Silence again, but this time it feels as if something in it has snapped, a tension broken and released, and what is left is a mist of loss and sadness that curls its way down the line and infiltrates my heart, filling me up so that it’s hard to breathe. And now the tears are running down my face and I’ve lost count of the times that guilt and pain have made me cry this way, the number of times I’ve sat alone and tried to force these thoughts away, but I make myself stay quiet because I know that the last thing she wants is my self-pity.

‘You never let go of that man,’ she says at last, ‘did you? You were good at putting everything else in a box. Packing it away, as if it never existed. But not him.’

With humiliation, I think of the messages I sent her when I thought she was you. The neediness that seeped out of them, the desperation for contact. I wonder if she realizes that part of the reason I have been unable to get over you is that, if my thoughts are full of you, they can’t be full of the demons that really haunt me. I’ve needed you and the pain of missing you there in my head, to block them out.

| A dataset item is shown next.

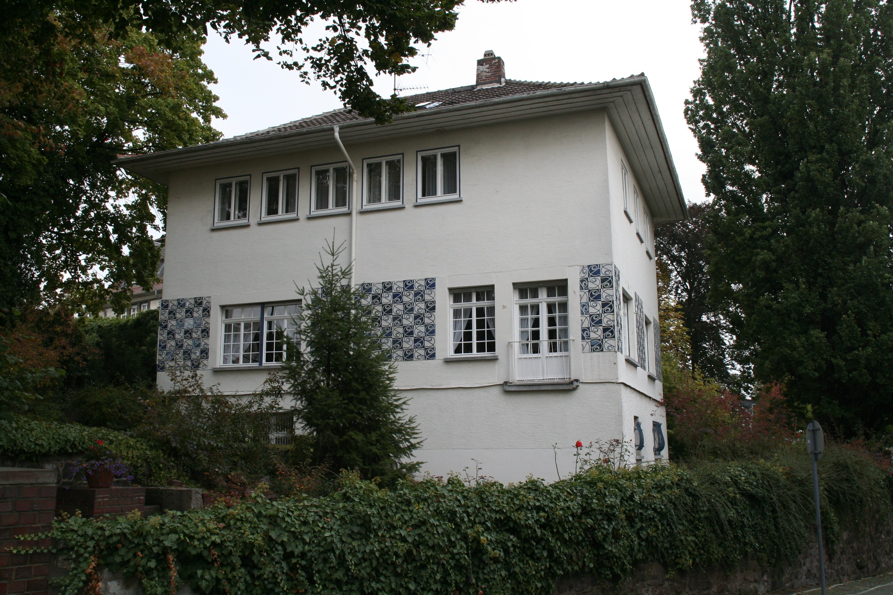 Haus Olbrich auf der Mathildenhöhe, Darmstadt (Germany)

But I press my lips together and stay quiet, and after a while she speaks again.

‘Do you believe in justice, Caroline?’ she asks.

‘I …’ The question feels like a trap. Whatever I say, she’ll be able to twist it. ‘I believe in a lot of things,’ I say. ‘Justice, redemption, repentance.’ Forgiveness, I almost say, but I bite it back. ‘But beliefs aren’t always the same as reality.’ It’s the best I can do.

She pauses again, seeming to mull this over. ‘Tomorrow, this will all be over,’ she says eventually. ‘I don’t intend to talk about this to anyone. I don’t want to see you. I don’t want to speak to you again. This is the last time our lives will cross.’